Я обращаюсь к наигранно-наивному многоглазому небу, выблёвывая не переваренный до конца вопрос, а оно в ответ морщит бесчисленные брови облаков в смущённо-благодушной гримасе. Воздух скукоживается и идёт швами; швы сдавливают горло, и в захлёбывающемся вакуумом мозге возникает отчаянная мысль: ну и мудак же был тот, кто сказал, что природа не знает стыда, ибо не знает стыдного. Она всё знает, но потаскуха по сути; она честная давалка, что пляшет пьяная нагишом на балконе, а потом изображает смущение; она – магдалина, преданно омывающая ноги любого нового исусика только для того, чтоб спустя пару веков на правах эмансипированной жены плюнуть ему в лицо,  потребовать развода и отсудить полцарства в качестве алиментов. Боже, берегись блядей, тобою созданных, иначе в итоге ничего тебе не останется, кроме как покончить с собой. 

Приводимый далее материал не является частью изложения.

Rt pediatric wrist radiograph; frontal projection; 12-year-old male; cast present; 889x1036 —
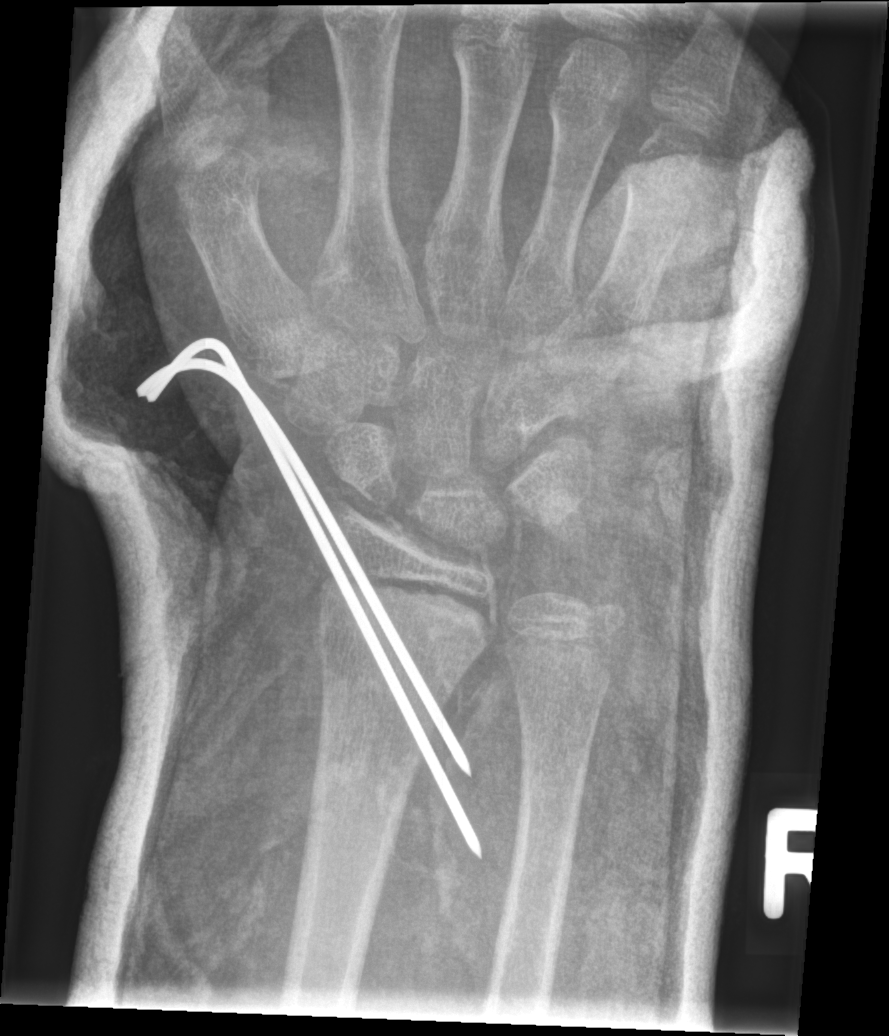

 – Извините, пожалуйста, не будете ли вы так любезны угостить меня сигаретой? – изысканно-вежливо спрашивает Лёня у приосанившегося под  заинтересованным львиным взглядом быка.  Лёня всегда изысканно-вежлив с крупной добычей; так он маскирует желание запустить когти поглубже в шею очередной рассеянной скотины. Краем глаза он отслеживает, не кончил ли голубь. Как и природа, он не знает стыдного.
Бык приценивается:
– А ты мои-то сможешь?
– Попробую, – смущённо улыбается Лёня, но я уж знаю цену этому смущению, я уж видел, как с утра он с наслаждением затягивается эксклюзивной мерзостью под названием «Тамбовский волк», сделанной, по общепризнанному мнению, из шерсти бешеных шавок. Только «Волк» пробирает настолько, чтобы проснуться, настолько, чтобы пририсовать к одинокой утренней оси X хотя бы бледную тень оси Y.  
Бык расслабленно ухмыляется и достаёт пачку:
– Хмм.
– Благодарю покорно. А нельзя ли взять парочку?
Быку не удаётся разлепить склеенные «Примой» жирные жёсткие губы, поэтому он ничего не отвечает, только кивает одобрительно. Лёня берёт сигареты, откровенно разглядывая при этом бьющегося в экстазе голубя, а я пытаюсь не смотреть на пачку «Честера», что торчит из Лёниного кармана.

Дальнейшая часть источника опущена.